*Your objective:*
Verbatim copy without images: repeat the records in full.

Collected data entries
━━━━━━━━

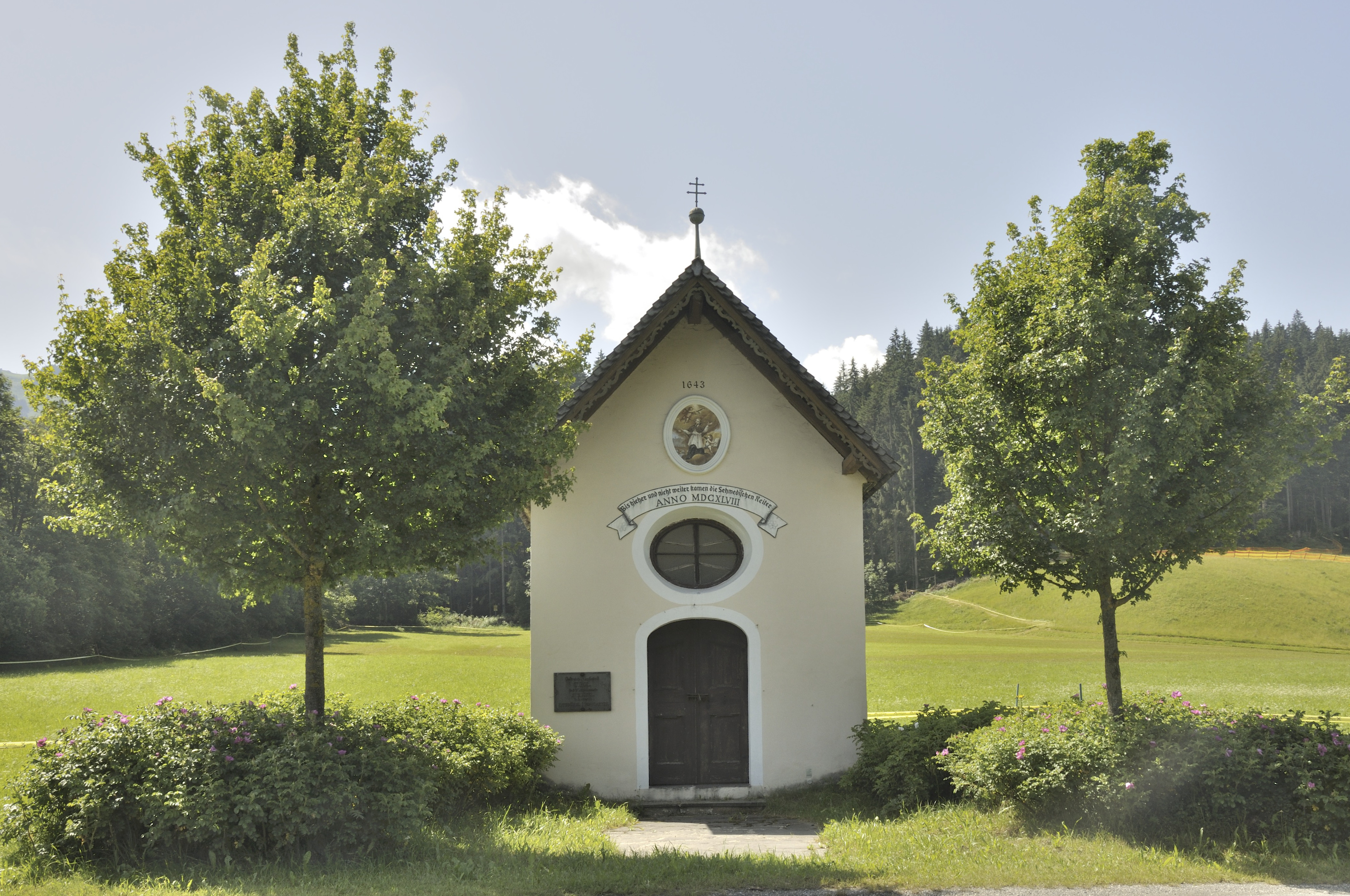 Klausen-Kapelle, Schweden-Kapelle
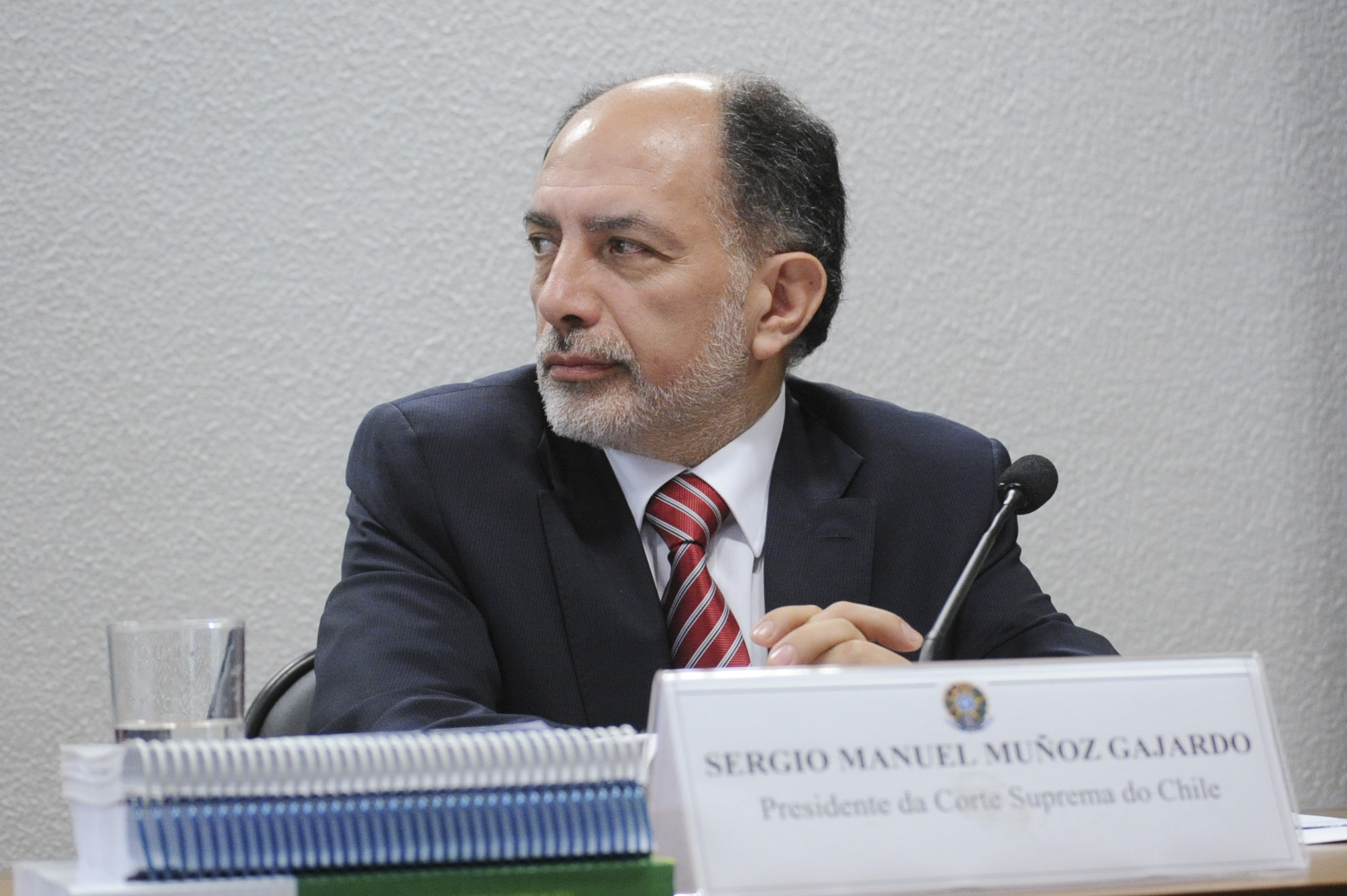 COLÓQUIO INTERNACIONAL JUÍZES E MEIO AMBIENTE Sala de comissões do Senado Federal durante audiência pública da CCJ para debater o papel dos Juízes na proteção do meio ambiente. Em pronunciamento, presidente da Corte Suprema do Chile, Sergio Manuel Muñoz Gajardo. Foto: Geraldo Magela/Agência Senado
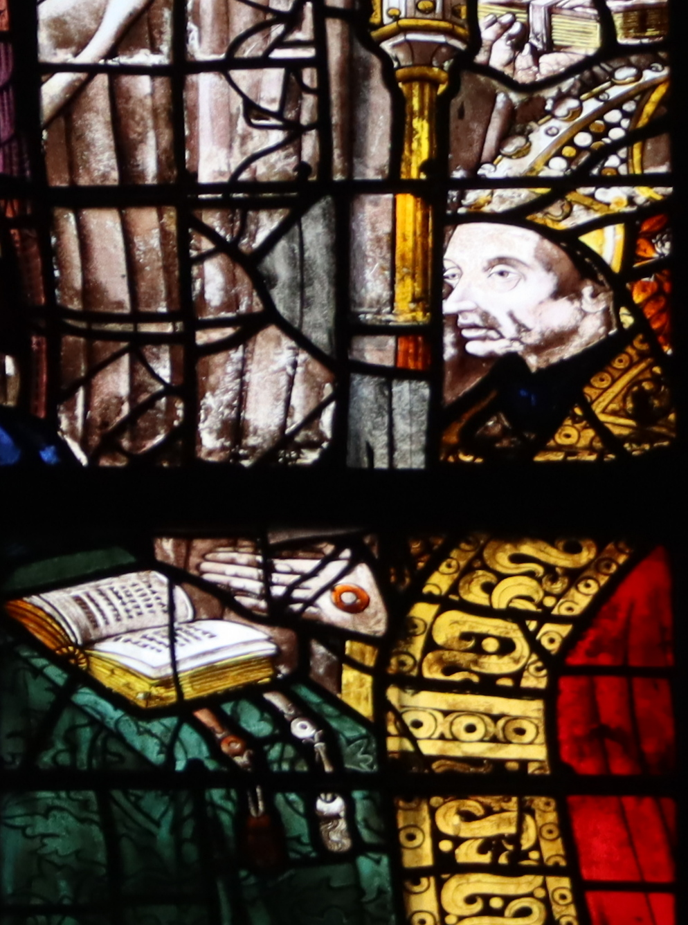 Baie 111 de la cathédrale Saint-Maurice d'Angers (49). Registre médian. Détail. L'évêque Jean Michel.
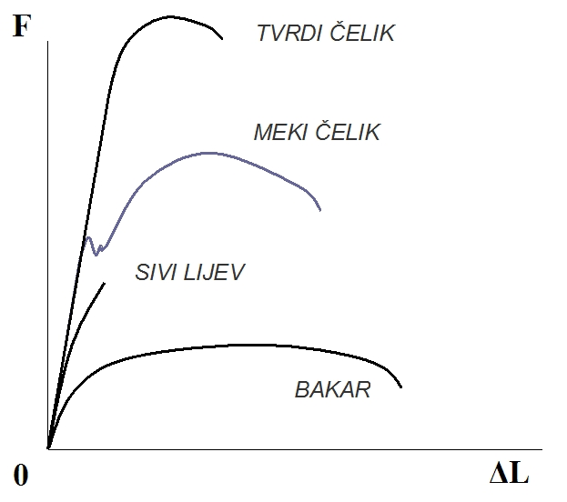 Dijagrami čvrstoće čestih tehničkih materijala
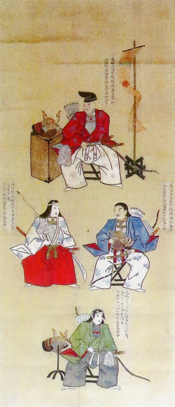 高橋鑑種一族肖像画。上段高橋鑑種、中段右高橋紹運、中段左力姫、下段元光。
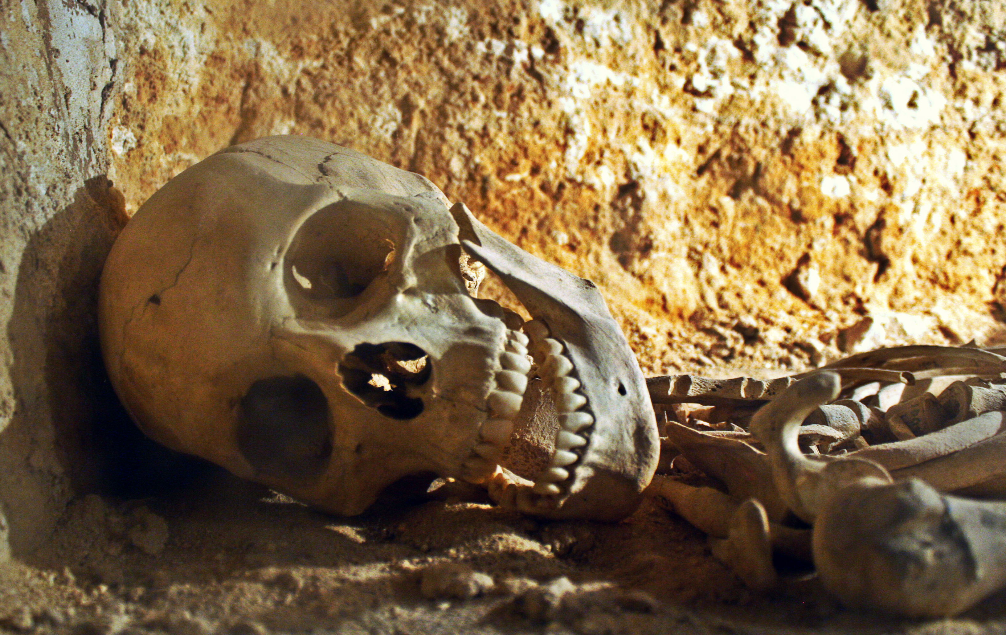 Catacombes chrétiennes, Sousse

━━━━━━━━

*Reply to the exercise:*
 Klausen-Kapelle, Schweden-Kapelle
 COLÓQUIO INTERNACIONAL JUÍZES E MEIO AMBIENTE Sala de comissões do Senado Federal durante audiência pública da CCJ para debater o papel dos Juízes na proteção do meio ambiente. Em pronunciamento, presidente da Corte Suprema do Chile, Sergio Manuel Muñoz Gajardo. Foto: Geraldo Magela/Agência Senado
 Baie 111 de la cathédrale Saint-Maurice d'Angers (49). Registre médian. Détail. L'évêque Jean Michel.
 Dijagrami čvrstoće čestih tehničkih materijala
 高橋鑑種一族肖像画。上段高橋鑑種、中段右高橋紹運、中段左力姫、下段元光。
 Catacombes chrétiennes, Sousse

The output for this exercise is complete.